The most common growing mediums are peat, perlite and vermiculite. Single-use growing mats produced specifically for growing microgreens are considered very sanitary (1, 20).

Summary Microgreens are generally considered safe to eat. When growing them at home, pay special attention to the quality of the seeds and growing mediums used.

How to Include Microgreens in Your Diet

There are many ways to include microgreens in your diet.

They can be incorporated into a variety of dishes, including sandwiches, wraps and salads.

Microgreens may also be blended into smoothies or juiced. Wheatgrass juice is a popular example of a juiced microgreen.

Another option is to use them as garnishes on pizzas, soups, omelets, curries and other warm dishes.

Summary Microgreens may be eaten raw, juiced or blended and can be incorporated into a variety of cold and warm dishes.

How to Grow Your Own

Microgreens are easy and convenient to grow, as they don’t require much equipment or time.
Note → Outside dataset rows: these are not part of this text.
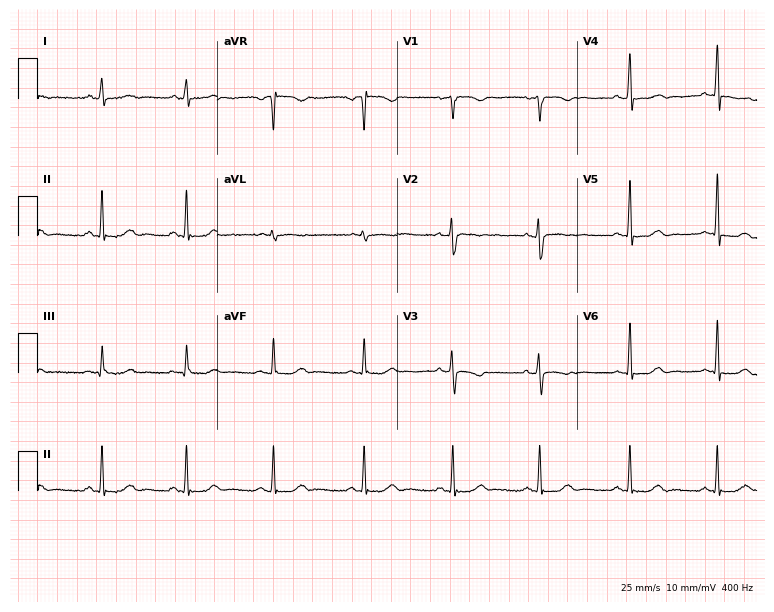
ECG — a woman, 27 years old. Screened for six findings — first-degree AV block, right bundle branch block (RBBB), left bundle branch block (LBBB), sinus bradycardia, atrial fibrillation (AF), sinus tachycardia — none is recorded. Other findings, if any, are not listed.
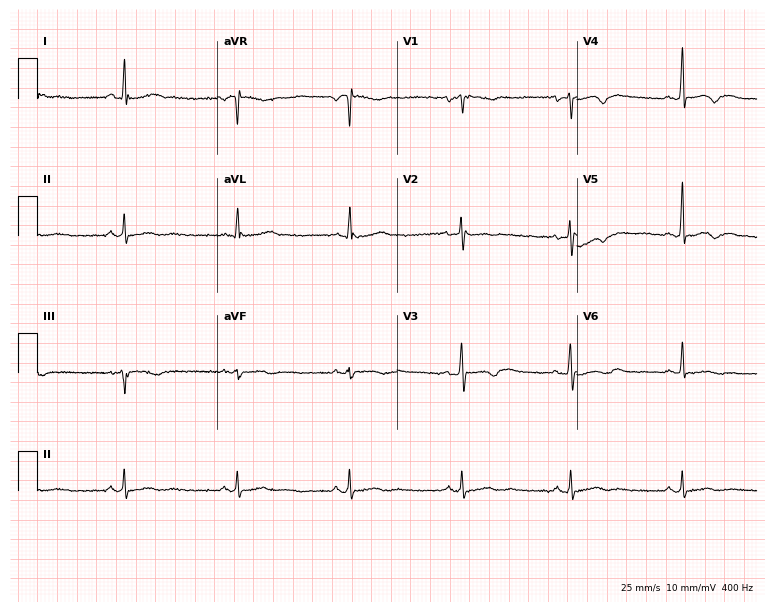
Electrocardiogram, a male patient, 41 years old. Of the six screened findings (first-degree AV block, right bundle branch block, left bundle branch block, sinus bradycardia, atrial fibrillation, sinus tachycardia), none is recorded.
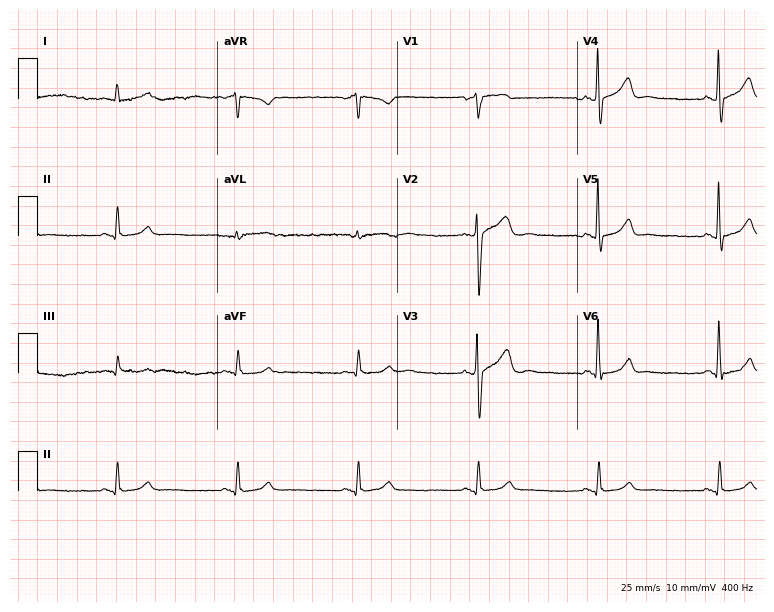
Resting 12-lead electrocardiogram (7.3-second recording at 400 Hz). Patient: a 72-year-old man. The tracing shows sinus bradycardia (a sinus rate of 50 beats per minute or less).

They can be grown year-round, both indoor or outdoors.

Here’s what you’ll need:

  • Good-quality seeds.
  • A good growing medium, such as a container filled with potting soil or homemade compost. Alternatively, you can use a single-use growing mat specifically designed for growing microgreens.
  • Proper lighting — either sunlight or ultraviolet lighting, ideally for 12–16 hours per day.


  • Fill your container with soil, making sure you don’t over-compress it, and water lightly.
  • Sprinkle the seed of your choice on top of the soil as evenly as possible.
  • Lightly mist your seeds with water and cover your container with a plastic lid.
  • Check on your tray daily and mist water as needed to keep the seeds moist.
  • A couple of days after the seeds have germinated, you may remove the plastic lid to expose them to light.
  • Water once a day while your microgreens grow and gain color.
  • After 7–10 days, your microgreens should be ready to harvest.
Summary Microgreens can be conveniently grown at home. Those interested in harvesting their own microgreen crops can do so by following the simple steps above.

The Bottom Line

Microgreens are flavorful and can easily be incorporated into your diet in a variety of ways.

They're also generally very nutritious and may even reduce your risk of certain diseases.

Given that they're easy to grow at home, they're an especially cost-effective way to boost nutrient intake without having to purchase large quantities of vegetables.

As such, they’re a worthwhile addition to your diet.